======== Data for the task

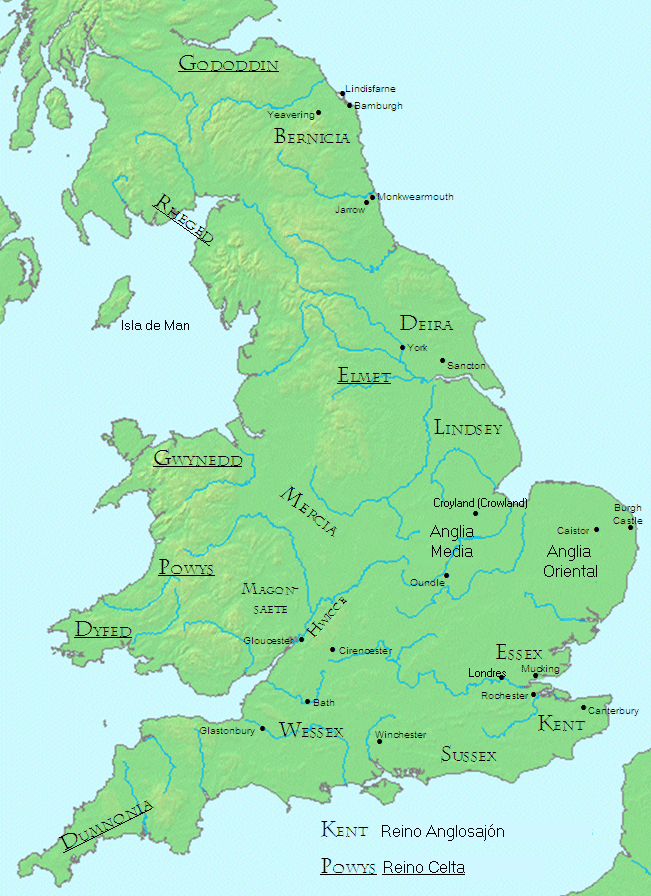 Mapa traducido de la Inglaterra Anglosajona
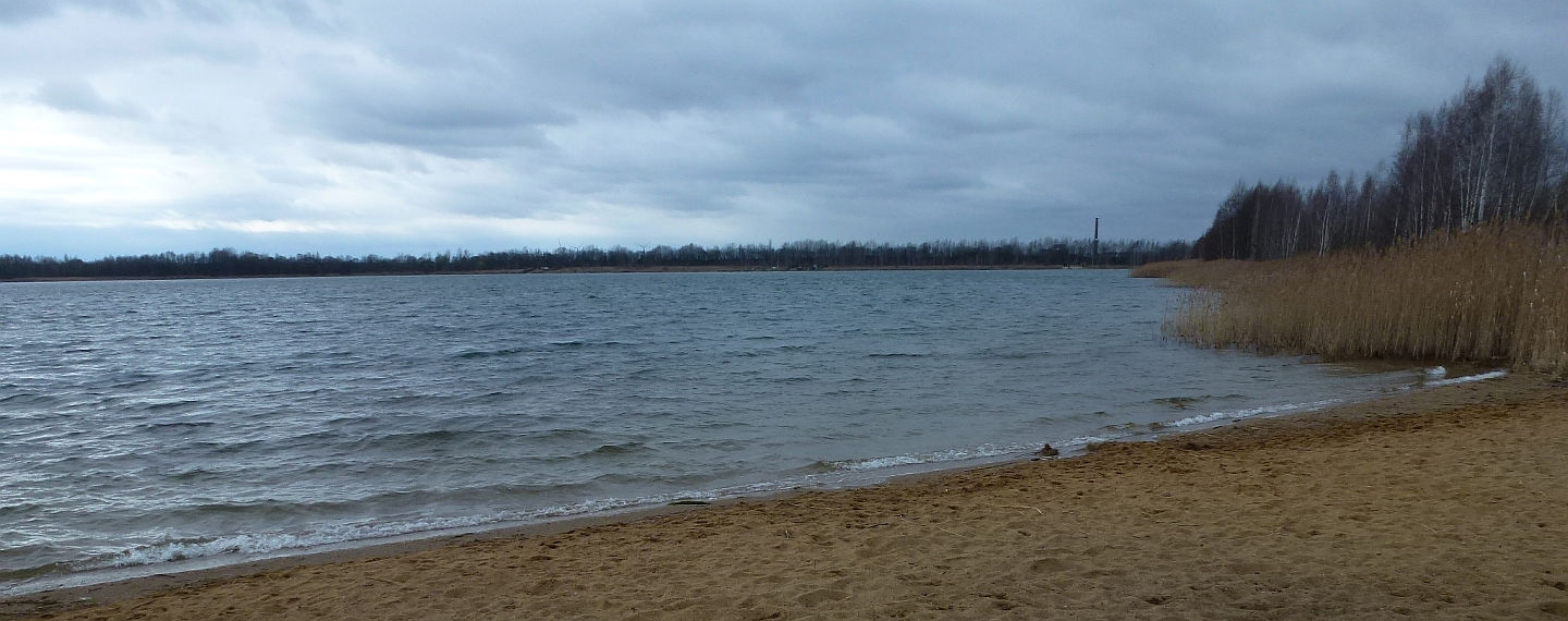 Harthsee bei Nenkersdorf, im Hintergrund der Schornstein von Neukirchen
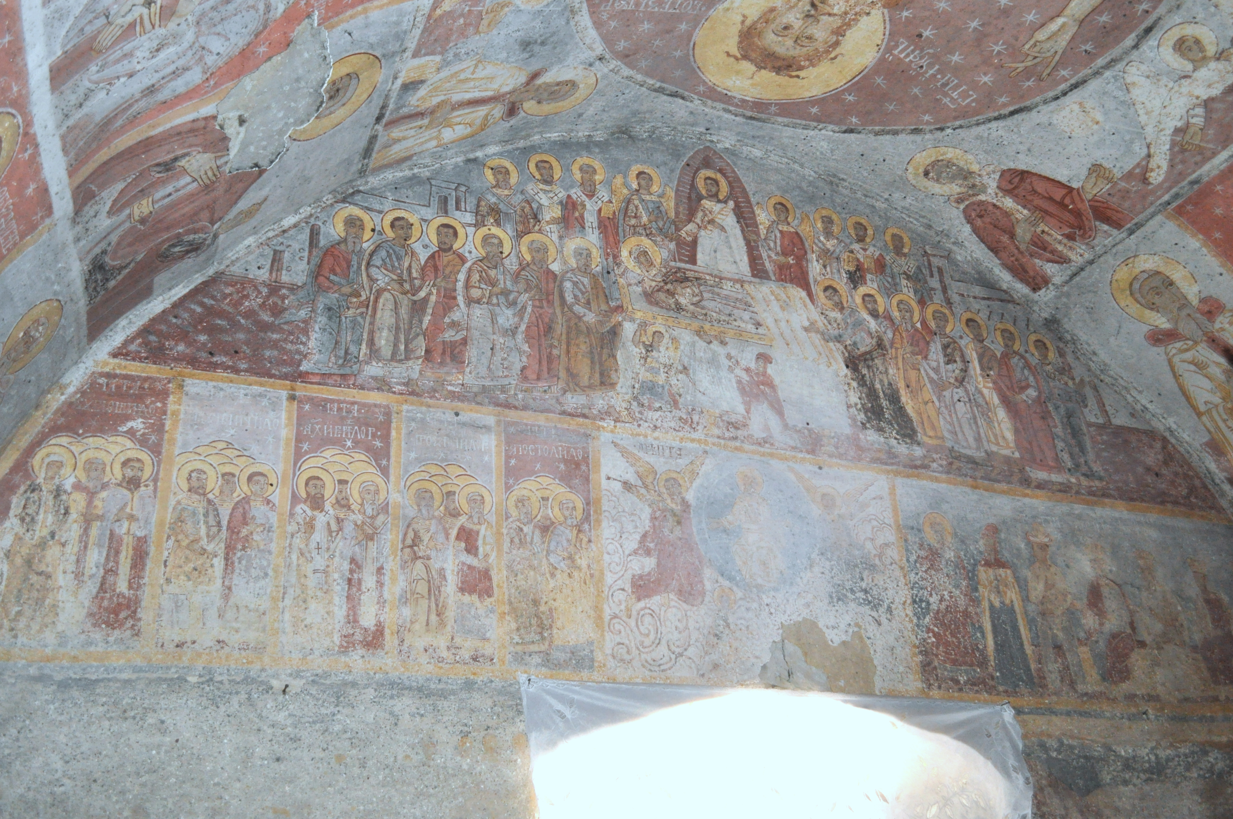 Biserica "Înălţarea Domnului" , sat NUCŞOARA; comuna SĂLAŞU DE SUS
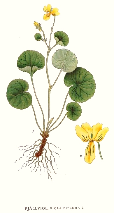 Original Description Fjällviol, Viola biflora L.
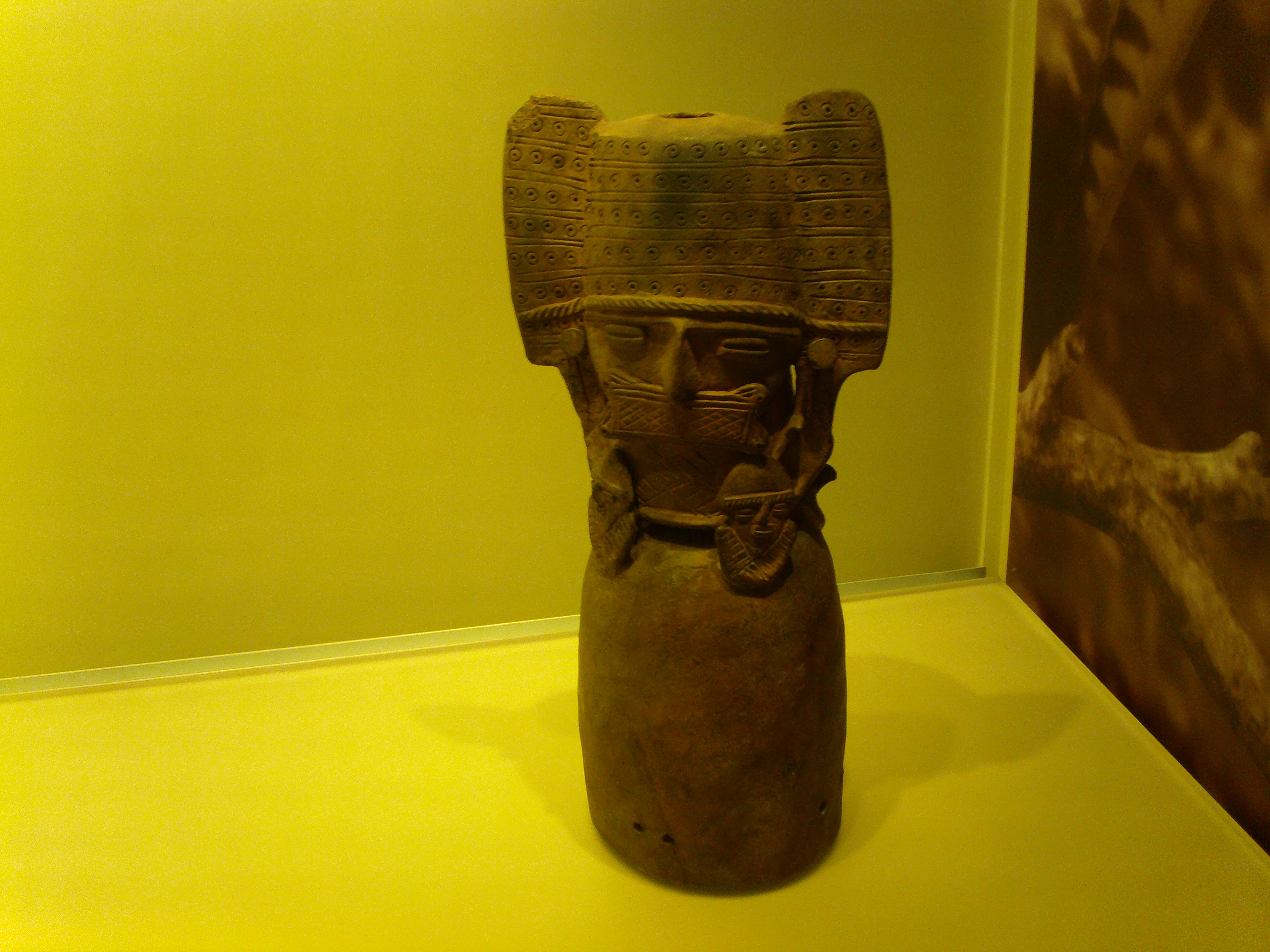 Esta Fotografia Fue Tomada Desde El Museo Del Oro De Bogota
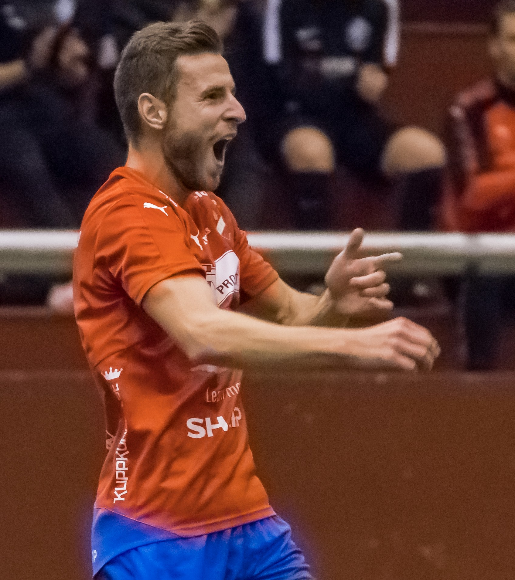 Anfallaren Admir Bajrovic jublar efter sitt första mål för Östers IF, i träningsmatchen mot Falkenbergs FF i februari 2017.
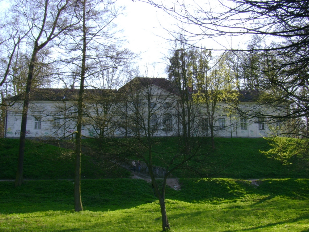 Lidzbark Warmiński, ul. Krasickiego 2 - letni pałac biskupi "Oranżeria", barokowo-klasycystyczny pawilon ogrodowy (zabytek nr A-448 z 17.12.1957 i 476 [L/33])
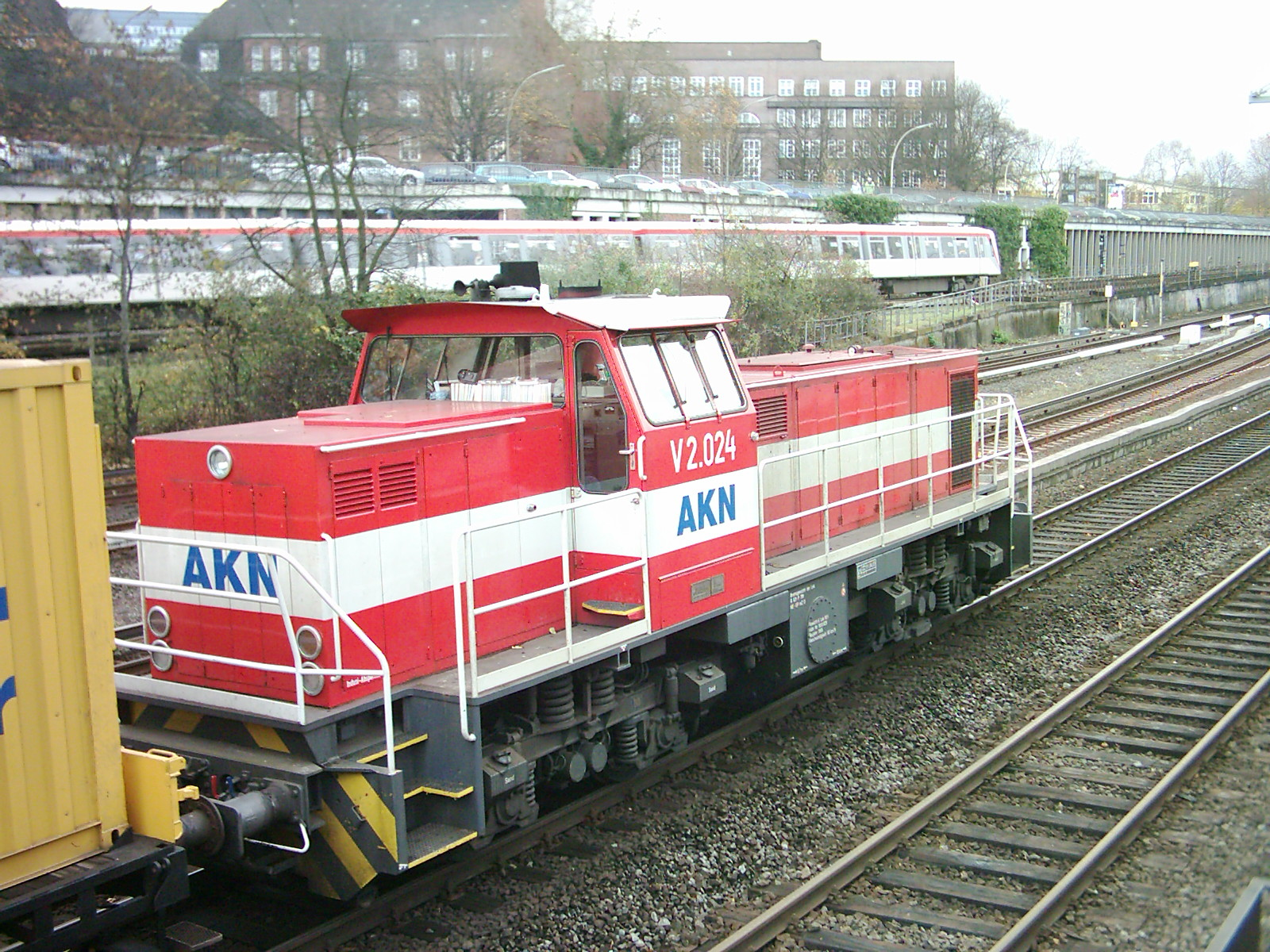 Hamburg: Lokomotive V2.024 der AKN Eisenbahn zieht eine Bettungsreinigungsmaschine in Höhe der Ausfahrt des Bahnhofes Berliner Tor.
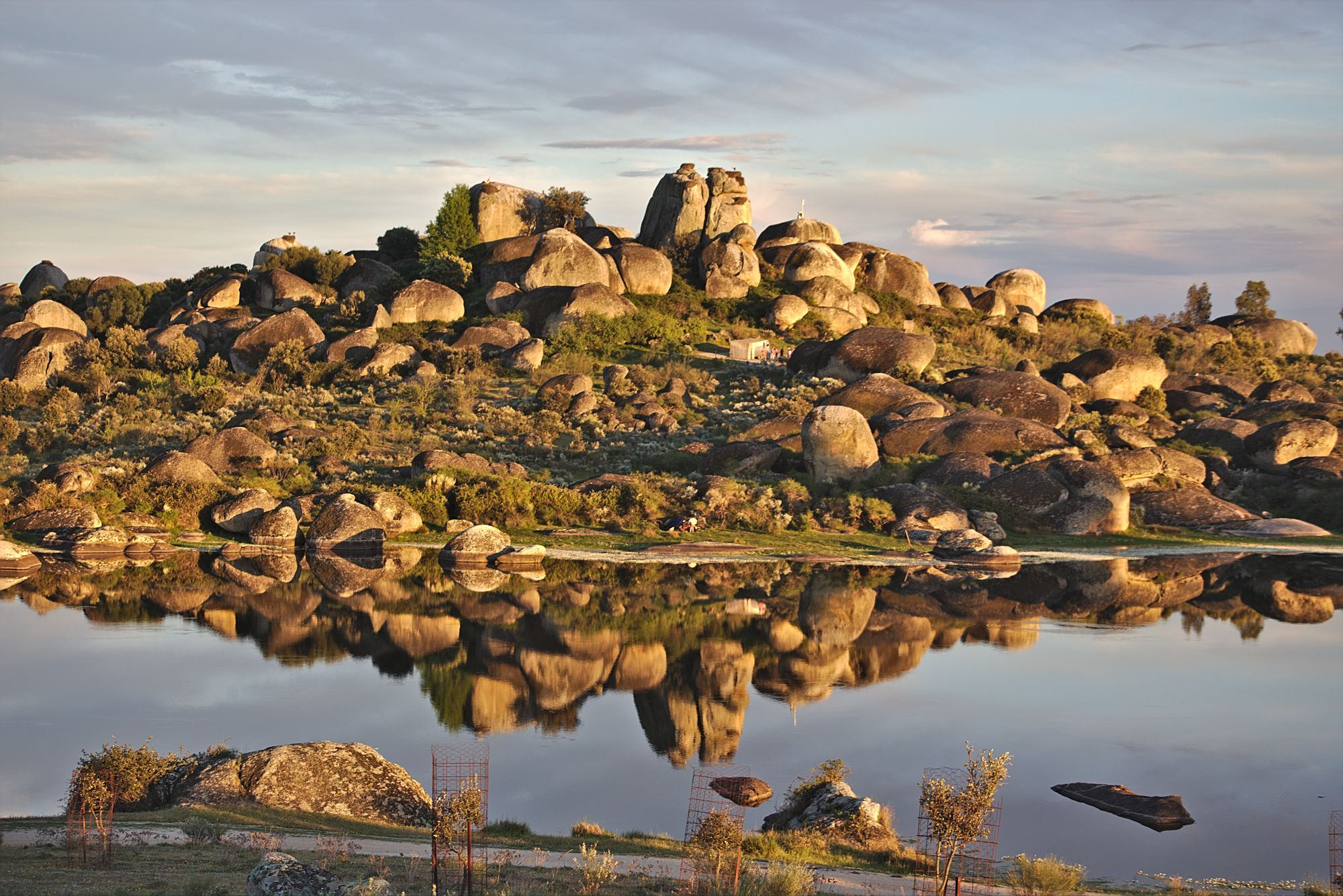 Imagen de las Peñas del Tesoro a orillas del Charco del Barrueco de Abajo.

================

§ What is being asked:
For this answer, return word for word the lines from the first line of the records through the line containing "Esta Fotografia Fue". Omit the pictures.

§ Exercise output:
 Mapa traducido de la Inglaterra Anglosajona
 Harthsee bei Nenkersdorf, im Hintergrund der Schornstein von Neukirchen
 Biserica "Înălţarea Domnului" , sat NUCŞOARA; comuna SĂLAŞU DE SUS
 Original Description Fjällviol, Viola biflora L.
 Esta Fotografia Fue Tomada Desde El Museo Del Oro De Bogota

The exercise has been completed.